Loading is the last step and an equally important step in the entire ETL process as it sets the stage for more magic. The data that gets loaded into the target system is further used for analysis, used for insights, used for arriving at enterprise-level decisions. The use cases leveraging the data here is enormous and range from making dashboards to building machine learning algorithms on top of this clean loaded data.
Since the process predominantly involves large data movement, it is of utmost importance to make sure that efficient performance techniques and steps are involved in the loading process which considers the data volume, data structure and the type of load.
Some ETL teams also architect a staging database where all the transformed data is loaded first followed by a variety of validations, audits, checks on regulatory compliance and any other issues are identified and corrected.
After all the necessary checks and assurance that data has no missing values, no duplicates and only useful, clean data is available to be loaded, the data is published into the ETL Datawarehouse or database and loaded into target tables. Yet another important step here is making sure ETL testers do a thorough check on the data residing in the target system. This includes the verification of the referential integrity between dimension and fact tables to ensure that all records relating to appropriate records are in other tables. DBA should verify that every record in a fact table relates to a record in each dimension table that will be used with that fact table.
Types of Loading
Depending on the volume, usage, time of load, and performance, data engineers can deploy one of the following ways to load data,
- Initial Load: As the name says, this involves loading all the target table data for the very first time.
- Full Load: This method involves dumping the entire data on the data warehouse. It could either be the first time, where new data is loaded or it could be a result of deleting the existing data and replacing the new data. For example, Imagine a restaurant that uploads the sales data at the end of each day. If there were 10 records for Day 1, 5 records on Day 2, the full load will load 10 records on Day 1 and on Day 2, it would load the 15 records altogether again. Due to this, full load eats more time though the complexity is low.
- Incremental Load: Delta or only the difference between the state of records in source and target records are loaded through the incremental process. By appending the new records only, the time taken for the incremental process is less compared to the Full load. The limitation is the complexity and the effort needed to make sure the order of records is correct and nothing gets changed in the process else the DW would be prone to error. For the example used above, On Day 1, 10 records would be uploaded and on Day 2, only the new 5 records will be appended.
Based on the volume, velocity and demand for data, the incremental load can be either of these,
- Batch Loading: Data accumulated by the data source is loaded in “chunks” which is defined by a timeframe or windows in hours or days.

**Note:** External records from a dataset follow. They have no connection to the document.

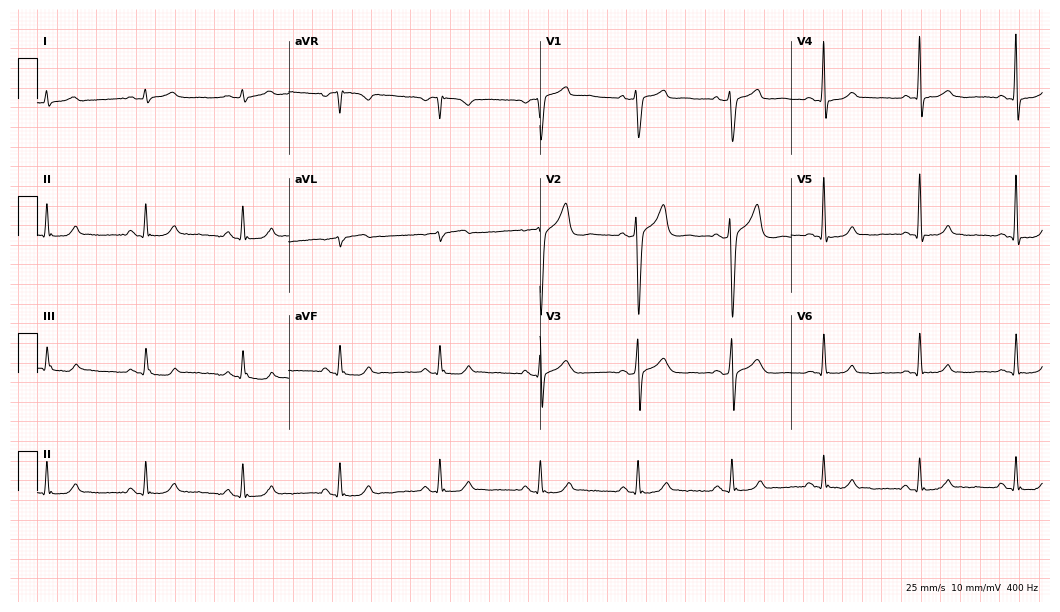
ECG (10.2-second recording at 400 Hz) — a 54-year-old man. Labelled as a normal ECG.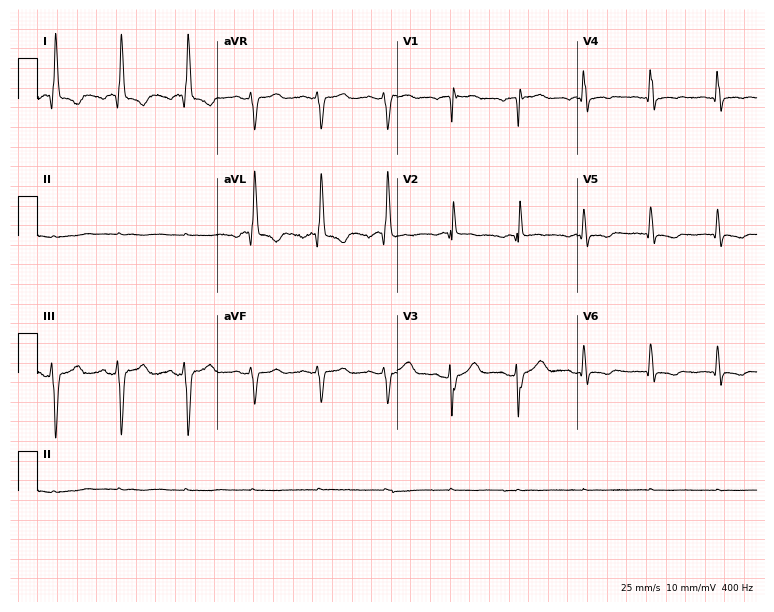
12-lead ECG from a woman, 69 years old. Screened for six findings — first-degree AV block, right bundle branch block, left bundle branch block, sinus bradycardia, atrial fibrillation, sinus tachycardia — none is recorded.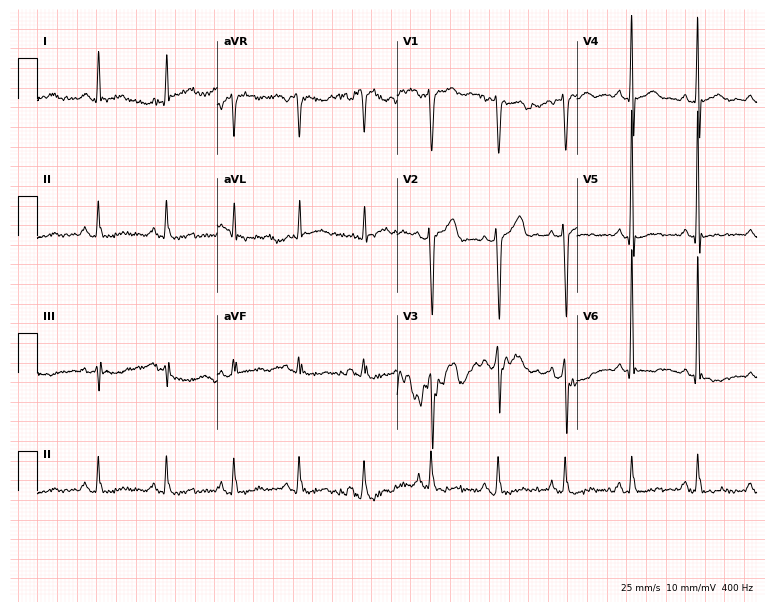
12-lead ECG (7.3-second recording at 400 Hz) from a male, 51 years old. Labelled as a normal ECG.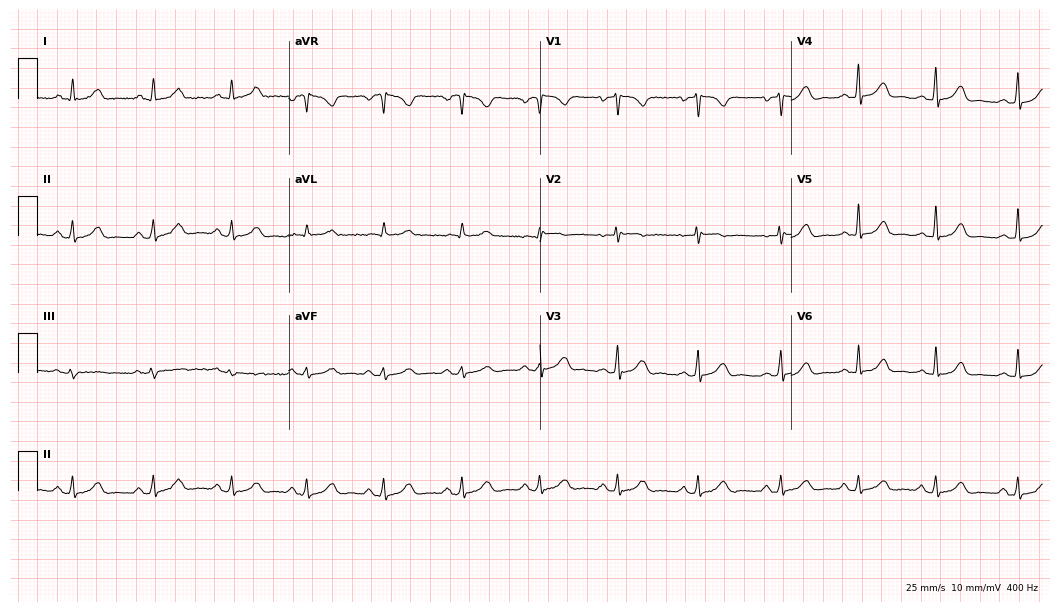
Electrocardiogram (10.2-second recording at 400 Hz), a female patient, 35 years old. Overall reading on record: normal ECG.

- Stream Loading: Pipelines for real-time applications like Netflix or high demand data applications use stream loading where data is loaded in real-time as it becomes available.
- Micro-batch Loading: This involves loading small chunks of recent data that are needed by some near real-time processes.
Based on time,
- Scheduled loading: Depending on the time of activity on the application, data loading tasks can be scheduled for a definite period. There are many tools that are available to make sure the jobs run as per schedule.

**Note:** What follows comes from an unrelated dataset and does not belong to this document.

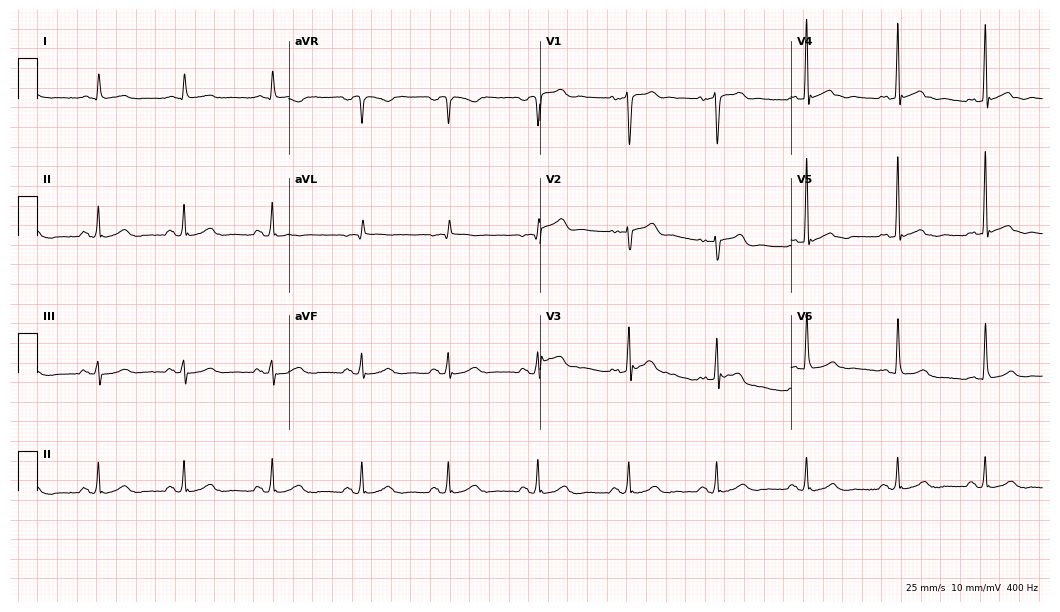
12-lead ECG from a male, 57 years old. Labelled as a normal ECG.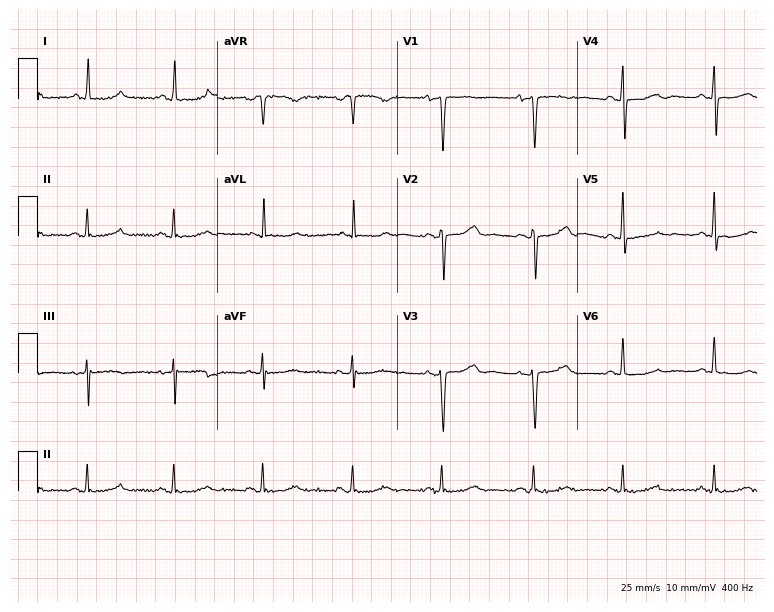
ECG — a 51-year-old woman. Labelled as a normal ECG.

- On-demand loading: This type of loading is done based on a set trigger defined by the data engineer. It could be when the user requests data, or when an event occurs or data has reached a specific size.

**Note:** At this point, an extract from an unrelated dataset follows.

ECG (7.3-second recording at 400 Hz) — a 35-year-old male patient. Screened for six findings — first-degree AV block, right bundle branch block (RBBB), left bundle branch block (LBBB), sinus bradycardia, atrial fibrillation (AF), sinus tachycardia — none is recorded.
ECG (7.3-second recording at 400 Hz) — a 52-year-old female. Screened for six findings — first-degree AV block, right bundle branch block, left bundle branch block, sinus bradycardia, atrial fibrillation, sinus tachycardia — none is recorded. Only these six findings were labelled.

To ensure better performance and faster loading of data, data can be partitioned and loaded into the destination parallel, this is called Parallel Loading.
Loading data plays an equally important role compared to the other steps of ETL. Without having the right data loaded into the right target tables, the right(almost) use of data cannot be demonstrated. As much as work is involved in E and T of the process, a good amount of planning, contemplation and thorough execution is needed for the complete process to be called a success!